2018-02-28	v2/ui: get nntpd and init tests running on v2
	A work-in-progress, but it appears the v2 UI pieces do will not require a lot of work to do.
2018-02-19	git: reload alternates file on missing blob
	Since we'll be adding new repositories to the `alternates' file in git, we must restart the `git cat-file --batch' process as git currently does not detect changes to the alternates file in long-running cat-file processes. Don't bother with the `--batch-check' process since we won't be using it with v2.
2018-02-19	v2writable: initial cut for repo-rotation
	Wrap the old Import package to enable creating new repos based on size thresholds. This is better than relying on time-based rotation as LKML traffic seems to be increasing.
2018-02-15	address: extract more characters from email addresses
	There's a lot of weird characters which show up in LKML archives which we did not support before.
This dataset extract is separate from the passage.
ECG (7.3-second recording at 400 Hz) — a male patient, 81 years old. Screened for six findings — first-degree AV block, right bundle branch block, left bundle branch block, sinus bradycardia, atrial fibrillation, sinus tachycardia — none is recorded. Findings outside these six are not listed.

Furthermore, allow spaces before the '>' in the From: line as at least some non-spam poster used it.
2018-02-14	import: APIs to support v2 use
	Wrap "get-mark" and "checkpoint" commands for git-fast-import while documenting/cementing parts of the API.
2018-02-12	content_id: add test case

2018-02-12	t/import: test for last_object_id insertion
	Check for this before doing the Xapian-based v2 importer.
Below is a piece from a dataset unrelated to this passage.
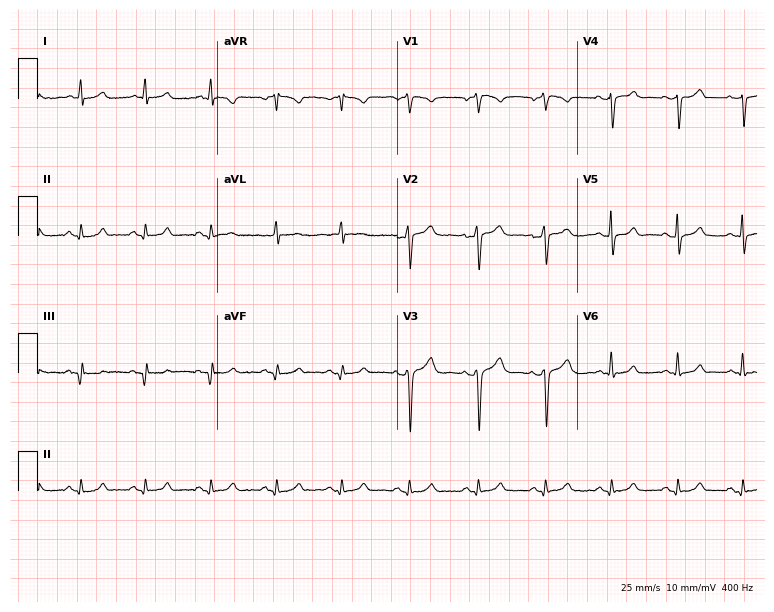
12-lead ECG from a 43-year-old male patient. Screened for six findings — first-degree AV block, right bundle branch block, left bundle branch block, sinus bradycardia, atrial fibrillation, sinus tachycardia — none is recorded. Only these six findings were labelled.

2018-02-07	update copyrights for 2018
	Using update-copyrights from gnulib While we're at it, use the SPDX identifier for AGPL-3.0+ to ease mechanical processing.
2018-01-16	hval: only allow domain obfuscation in address
	Obfuscating username portions of the email address leads to having subsequent parts of the address not being obfuscated; which could mean we show someone else's email entirely. In other words, obfuscating "john.doe@example.com" becomes might mean "doe@example.com" is picked up by scanners. In other news, email address obfuscation is still a horrible usability issue and only exists to appease misguided people.
2017-10-04	mbox: support inline filename via Content-Disposition header
	This is hopefully more sensical than "raw" files from resulting downloads.